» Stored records
────────────────────────────────────────
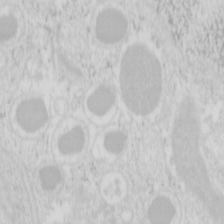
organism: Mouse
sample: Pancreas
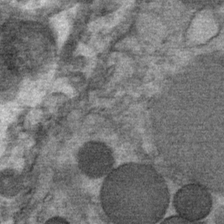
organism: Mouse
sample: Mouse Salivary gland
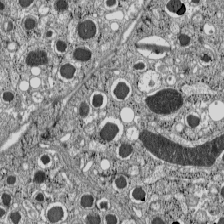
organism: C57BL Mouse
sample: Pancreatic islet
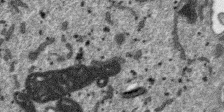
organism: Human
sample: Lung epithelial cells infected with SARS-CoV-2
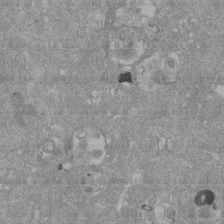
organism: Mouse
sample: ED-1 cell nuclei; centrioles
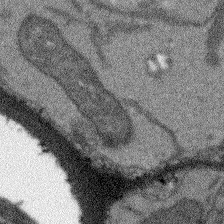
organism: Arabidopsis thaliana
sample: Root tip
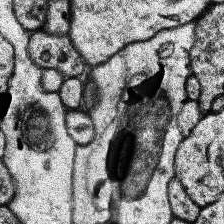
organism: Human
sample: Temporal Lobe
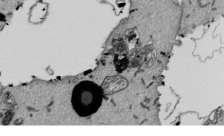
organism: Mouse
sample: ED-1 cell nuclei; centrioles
────────────────────────────────────────
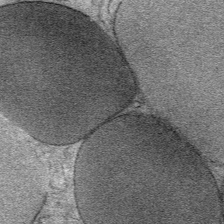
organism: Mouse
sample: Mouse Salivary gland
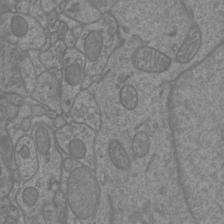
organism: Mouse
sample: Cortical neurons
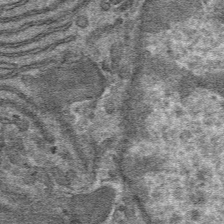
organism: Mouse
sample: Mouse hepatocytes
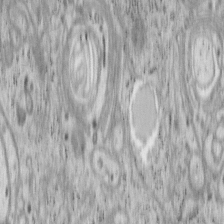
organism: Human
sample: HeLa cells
────────────────────────────────────────
» ACTIVITY
Go through the records above and copy each line where "sample" is found.

» EXERCISE SOLUTION
sample: Pancreas
sample: Mouse Salivary gland
sample: Pancreatic islet
sample: Lung epithelial cells infected with SARS-CoV-2
sample: ED-1 cell nuclei; centrioles
sample: Root tip
sample: Temporal Lobe
sample: ED-1 cell nuclei; centrioles
sample: Mouse Salivary gland
sample: Cortical neurons
sample: Mouse hepatocytes
sample: HeLa cells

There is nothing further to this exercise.